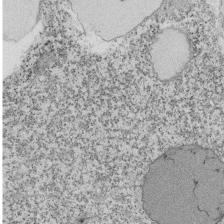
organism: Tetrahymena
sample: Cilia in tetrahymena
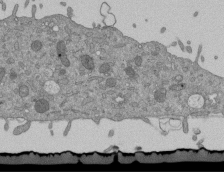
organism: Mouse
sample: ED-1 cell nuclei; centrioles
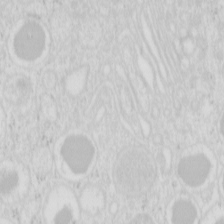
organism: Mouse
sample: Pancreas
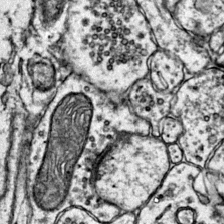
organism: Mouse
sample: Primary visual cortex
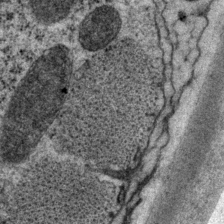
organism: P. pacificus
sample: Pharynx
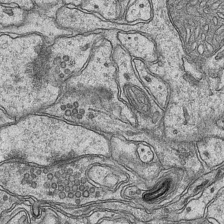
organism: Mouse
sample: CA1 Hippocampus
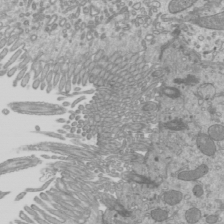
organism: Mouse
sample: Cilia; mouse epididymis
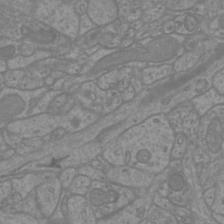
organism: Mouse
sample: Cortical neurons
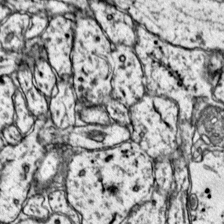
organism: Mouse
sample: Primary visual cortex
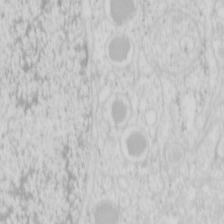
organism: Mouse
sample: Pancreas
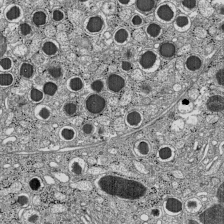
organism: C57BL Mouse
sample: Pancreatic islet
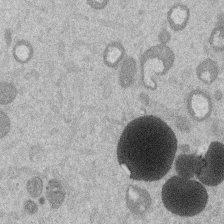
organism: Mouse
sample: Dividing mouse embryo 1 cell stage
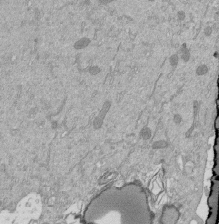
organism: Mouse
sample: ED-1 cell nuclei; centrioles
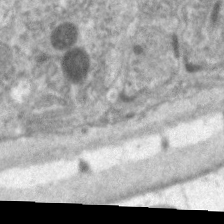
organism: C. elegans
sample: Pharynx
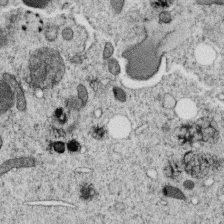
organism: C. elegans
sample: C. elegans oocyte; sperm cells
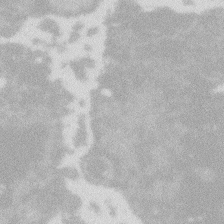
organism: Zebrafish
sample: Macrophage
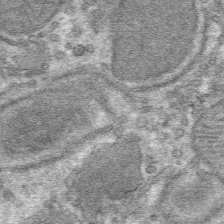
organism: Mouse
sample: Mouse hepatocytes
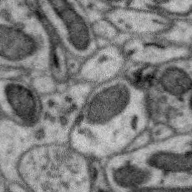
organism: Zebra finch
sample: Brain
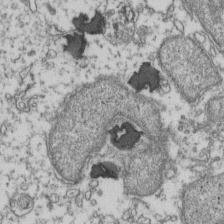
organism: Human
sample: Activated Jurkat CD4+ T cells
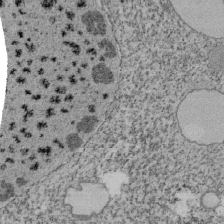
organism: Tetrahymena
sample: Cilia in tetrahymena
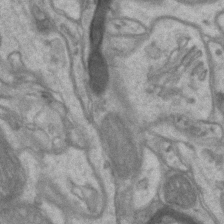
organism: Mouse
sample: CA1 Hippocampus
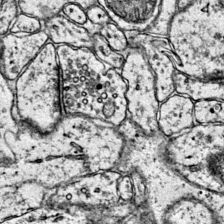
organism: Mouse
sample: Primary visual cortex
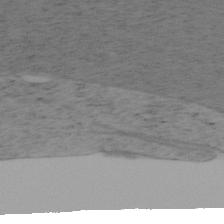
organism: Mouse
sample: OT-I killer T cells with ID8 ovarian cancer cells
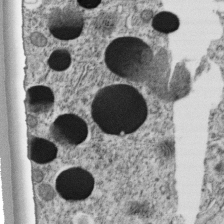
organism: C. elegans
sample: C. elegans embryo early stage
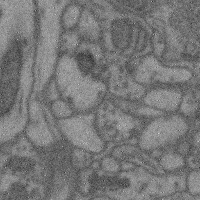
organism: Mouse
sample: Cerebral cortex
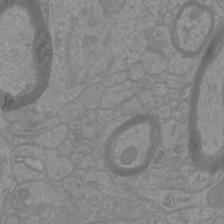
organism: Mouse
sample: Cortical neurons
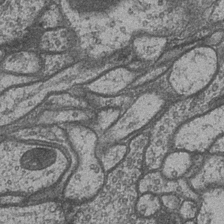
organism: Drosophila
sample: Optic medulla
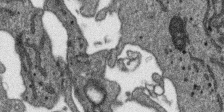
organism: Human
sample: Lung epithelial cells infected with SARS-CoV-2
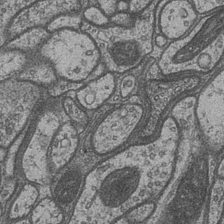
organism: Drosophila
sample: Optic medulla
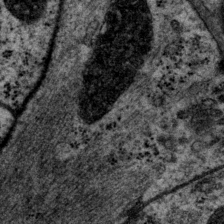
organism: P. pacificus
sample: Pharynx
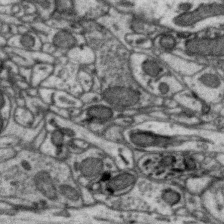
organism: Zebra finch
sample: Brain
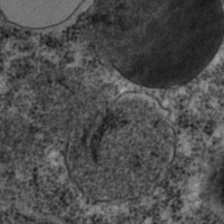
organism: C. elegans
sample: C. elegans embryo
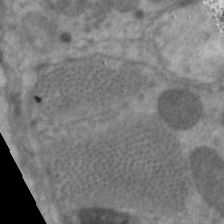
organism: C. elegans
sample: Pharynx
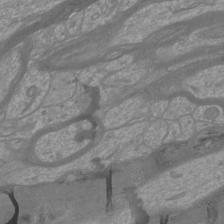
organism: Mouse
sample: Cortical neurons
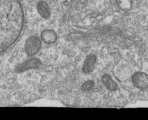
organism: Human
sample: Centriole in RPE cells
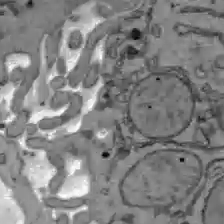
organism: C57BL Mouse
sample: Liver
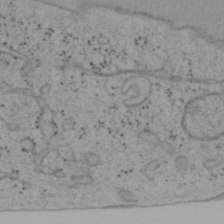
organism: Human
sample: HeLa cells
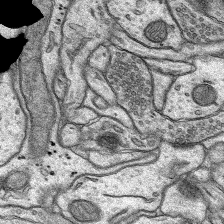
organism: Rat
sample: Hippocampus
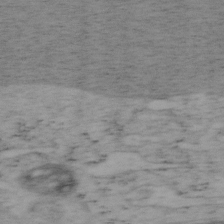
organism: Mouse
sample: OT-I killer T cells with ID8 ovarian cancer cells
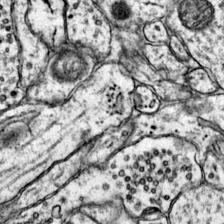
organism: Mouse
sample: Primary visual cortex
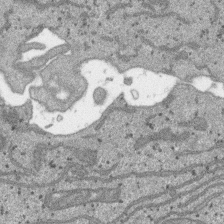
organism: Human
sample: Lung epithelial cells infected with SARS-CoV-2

* _TASK REQUIREMENTS_
Output the data exactly. Leave every picture out.

* _EXERCISE ANSWER_
organism: Tetrahymena
sample: Cilia in tetrahymena
organism: Mouse
sample: ED-1 cell nuclei; centrioles
organism: Mouse
sample: Pancreas
organism: Mouse
sample: Primary visual cortex
organism: P. pacificus
sample: Pharynx
organism: Mouse
sample: CA1 Hippocampus
organism: Mouse
sample: Cilia; mouse epididymis
organism: Mouse
sample: Cortical neurons
organism: Mouse
sample: Primary visual cortex
organism: Mouse
sample: Pancreas
organism: C57BL Mouse
sample: Pancreatic islet
organism: Mouse
sample: Dividing mouse embryo 1 cell stage
organism: Mouse
sample: ED-1 cell nuclei; centrioles
organism: C. elegans
sample: Pharynx
organism: C. elegans
sample: C. elegans oocyte; sperm cells
organism: Zebrafish
sample: Macrophage
organism: Mouse
sample: Mouse hepatocytes
organism: Zebra finch
sample: Brain
organism: Human
sample: Activated Jurkat CD4+ T cells
organism: Tetrahymena
sample: Cilia in tetrahymena
organism: Mouse
sample: CA1 Hippocampus
organism: Mouse
sample: Primary visual cortex
organism: Mouse
sample: OT-I killer T cells with ID8 ovarian cancer cells
organism: C. elegans
sample: C. elegans embryo early stage
organism: Mouse
sample: Cerebral cortex
organism: Mouse
sample: Cortical neurons
organism: Drosophila
sample: Optic medulla
organism: Human
sample: Lung epithelial cells infected with SARS-CoV-2
organism: Drosophila
sample: Optic medulla
organism: P. pacificus
sample: Pharynx
organism: Zebra finch
sample: Brain
organism: C. elegans
sample: C. elegans embryo
organism: C. elegans
sample: Pharynx
organism: Mouse
sample: Cortical neurons
organism: Human
sample: Centriole in RPE cells
organism: C57BL Mouse
sample: Liver
organism: Human
sample: HeLa cells
organism: Rat
sample: Hippocampus
organism: Mouse
sample: OT-I killer T cells with ID8 ovarian cancer cells
organism: Mouse
sample: Primary visual cortex
organism: Human
sample: Lung epithelial cells infected with SARS-CoV-2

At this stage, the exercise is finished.